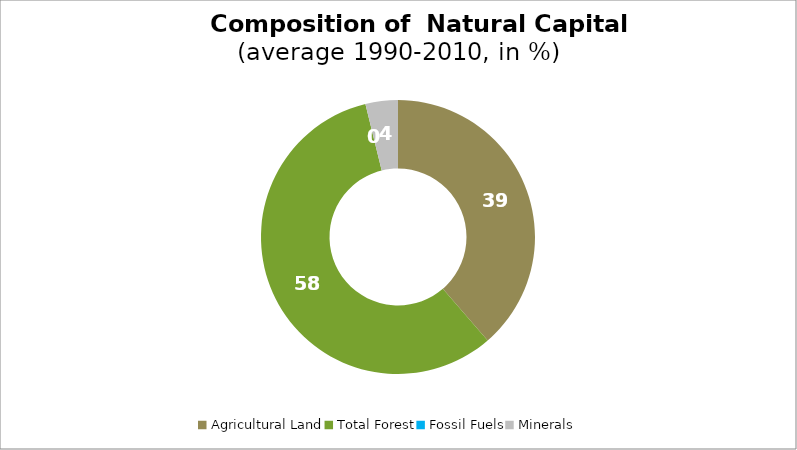
| Category | Series 0 |
|---|---|
| Agricultural Land | 38.645 |
| Total Forest | 57.53 |
| Fossil Fuels | 0.001 |
| Minerals | 3.823 |
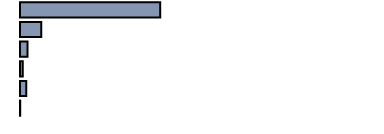
| Category | 50,1 |
|---|---|
| 0 | 39.271 |
| 1 | 5.979 |
| 2 | 2.081 |
| 3 | 0.767 |
| 4 | 1.761 |
| 5 | 0.059 |
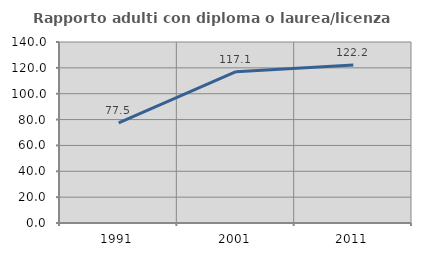
| Category | Rapporto adulti con diploma o laurea/licenza media  |
|---|---|
| 1991.0 | 77.5 |
| 2001.0 | 117.073 |
| 2011.0 | 122.222 |
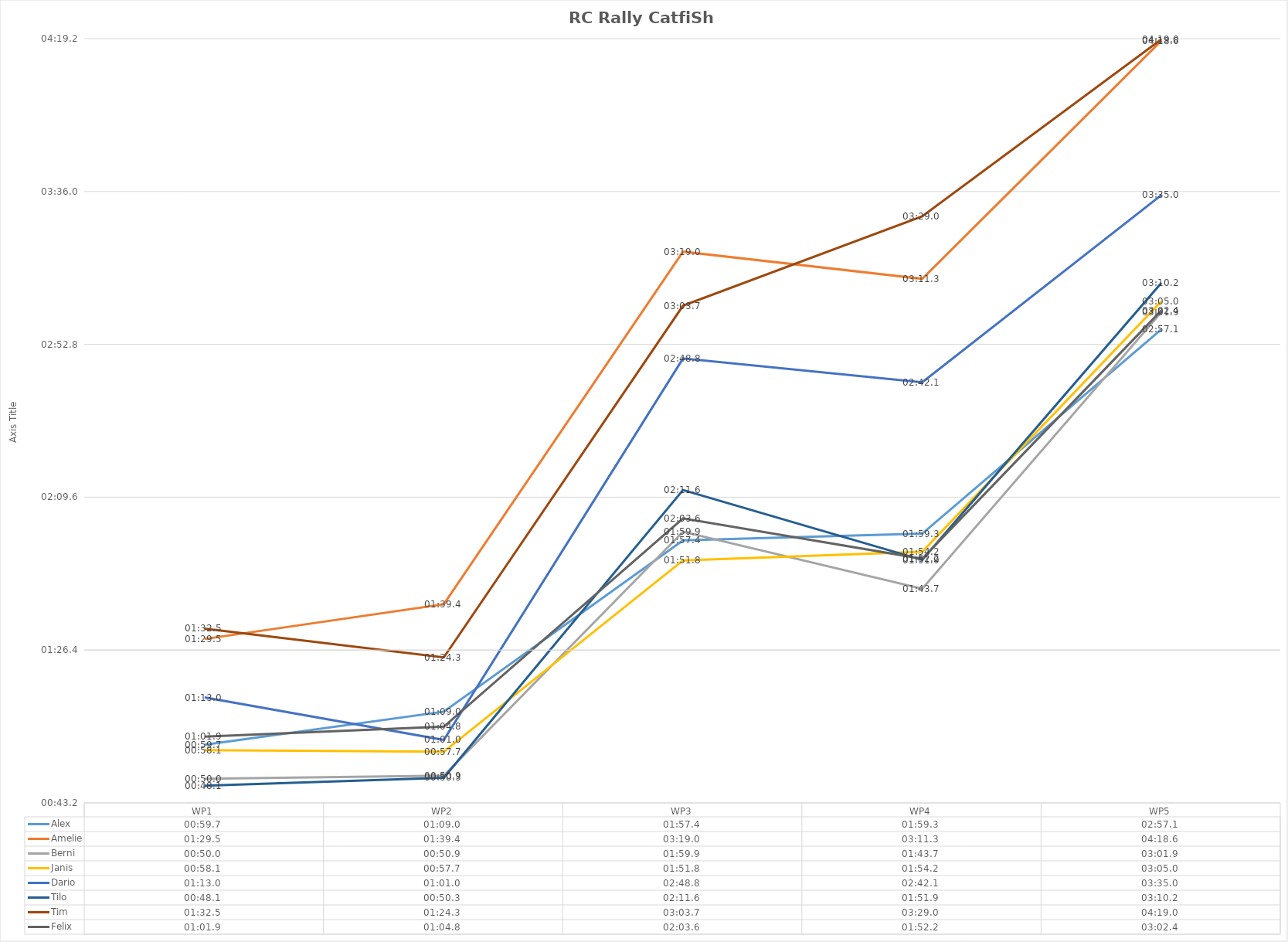
| Category | Alex | Amelie | Berni | Janis | Dario | Tilo | Tim | Felix |
|---|---|---|---|---|---|---|---|---|
| WP1 | 0.001 | 0.001 | 0.001 | 0.001 | 0.001 | 0.001 | 0.001 | 0.001 |
| WP2 | 0.001 | 0.001 | 0.001 | 0.001 | 0.001 | 0.001 | 0.001 | 0.001 |
| WP3 | 0.001 | 0.002 | 0.001 | 0.001 | 0.002 | 0.002 | 0.002 | 0.001 |
| WP4 | 0.001 | 0.002 | 0.001 | 0.001 | 0.002 | 0.001 | 0.002 | 0.001 |
| WP5 | 0.002 | 0.003 | 0.002 | 0.002 | 0.002 | 0.002 | 0.003 | 0.002 |
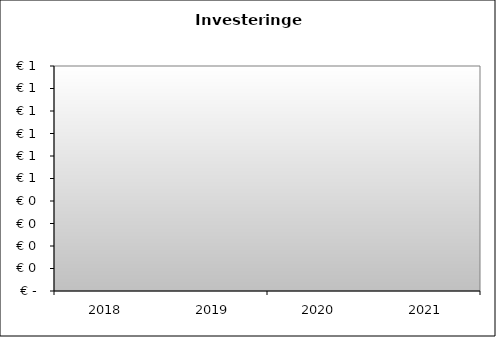
| Category | Series 0 |
|---|---|
| 2018.0 | 0 |
| 2019.0 | 0 |
| 2020.0 | 0 |
| 2021.0 | 0 |
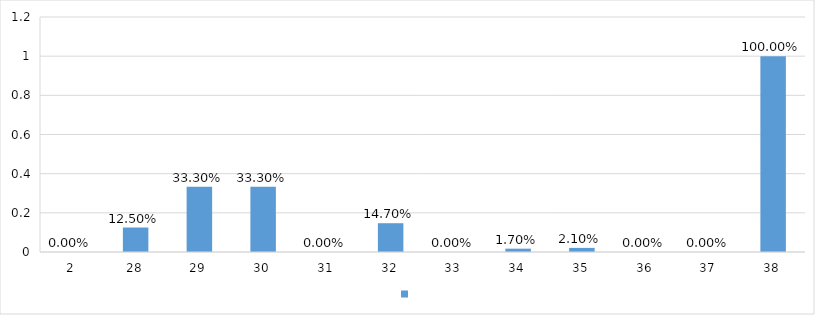
| Category | Series 0 |
|---|---|
| 2 | 0 |
| 28 | 0.125 |
| 29 | 0.333 |
| 30 | 0.333 |
| 31 | 0 |
| 32 | 0.147 |
| 33 | 0 |
| 34 | 0.017 |
| 35 | 0.021 |
| 36 | 0 |
| 37 | 0 |
| 38 | 1 |
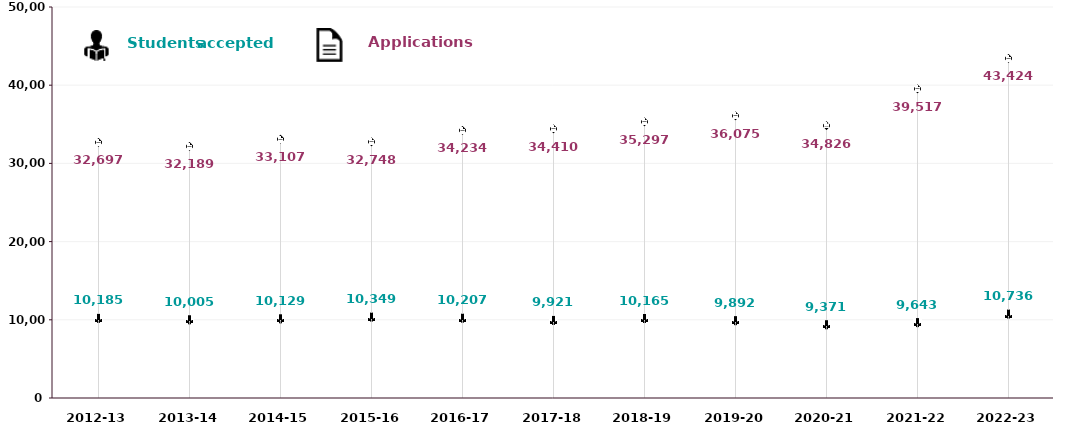
| Category | Applications | Students Accepted |
|---|---|---|
| 2012-13 | 32697 | 10185 |
| 2013-14 | 32189 | 10005 |
| 2014-15 | 33107 | 10129 |
| 2015-16 | 32748 | 10349 |
| 2016-17 | 34234 | 10207 |
| 2017-18 | 34410 | 9921 |
| 2018-19 | 35297 | 10165 |
| 2019-20 | 36075 | 9892 |
| 2020-21 | 34826 | 9371 |
| 2021-22 | 39517 | 9643 |
| 2022-23 | 43424 | 10736 |
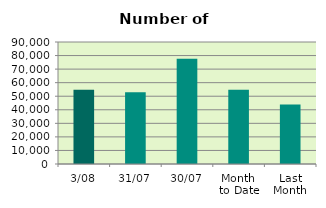
| Category | Series 0 |
|---|---|
| 3/08 | 54714 |
| 31/07 | 52852 |
| 30/07 | 77592 |
| Month 
to Date | 54714 |
| Last
Month | 43867.217 |
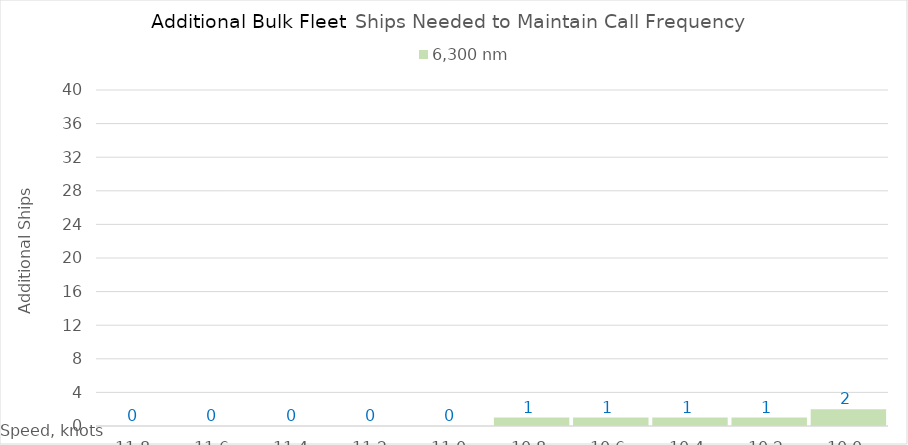
| Category | 6,300 |
|---|---|
| 11.8 | 0 |
| 11.600000000000001 | 0 |
| 11.400000000000002 | 0 |
| 11.200000000000003 | 0 |
| 11.000000000000004 | 0 |
| 10.800000000000004 | 1 |
| 10.600000000000005 | 1 |
| 10.400000000000006 | 1 |
| 10.200000000000006 | 1 |
| 10.000000000000007 | 2 |

» **EXERCISE DIRECTIONS**: Extract the run of lines from the line holding "2021.0 | 0 |" through the final line of the material above, exactly and inclusively. Leave the pictures behind.

» **SOLUTION TO THIS TASK**:
| 2021.0 | 0 |
| Category | Series 0 |
|---|---|
| 2 | 0 |
| 28 | 0.125 |
| 29 | 0.333 |
| 30 | 0.333 |
| 31 | 0 |
| 32 | 0.147 |
| 33 | 0 |
| 34 | 0.017 |
| 35 | 0.021 |
| 36 | 0 |
| 37 | 0 |
| 38 | 1 |
| Category | Applications | Students Accepted |
|---|---|---|
| 2012-13 | 32697 | 10185 |
| 2013-14 | 32189 | 10005 |
| 2014-15 | 33107 | 10129 |
| 2015-16 | 32748 | 10349 |
| 2016-17 | 34234 | 10207 |
| 2017-18 | 34410 | 9921 |
| 2018-19 | 35297 | 10165 |
| 2019-20 | 36075 | 9892 |
| 2020-21 | 34826 | 9371 |
| 2021-22 | 39517 | 9643 |
| 2022-23 | 43424 | 10736 |
| Category | Series 0 |
|---|---|
| 3/08 | 54714 |
| 31/07 | 52852 |
| 30/07 | 77592 |
| Month 
to Date | 54714 |
| Last
Month | 43867.217 |
| Category | 6,300 |
|---|---|
| 11.8 | 0 |
| 11.600000000000001 | 0 |
| 11.400000000000002 | 0 |
| 11.200000000000003 | 0 |
| 11.000000000000004 | 0 |
| 10.800000000000004 | 1 |
| 10.600000000000005 | 1 |
| 10.400000000000006 | 1 |
| 10.200000000000006 | 1 |
| 10.000000000000007 | 2 |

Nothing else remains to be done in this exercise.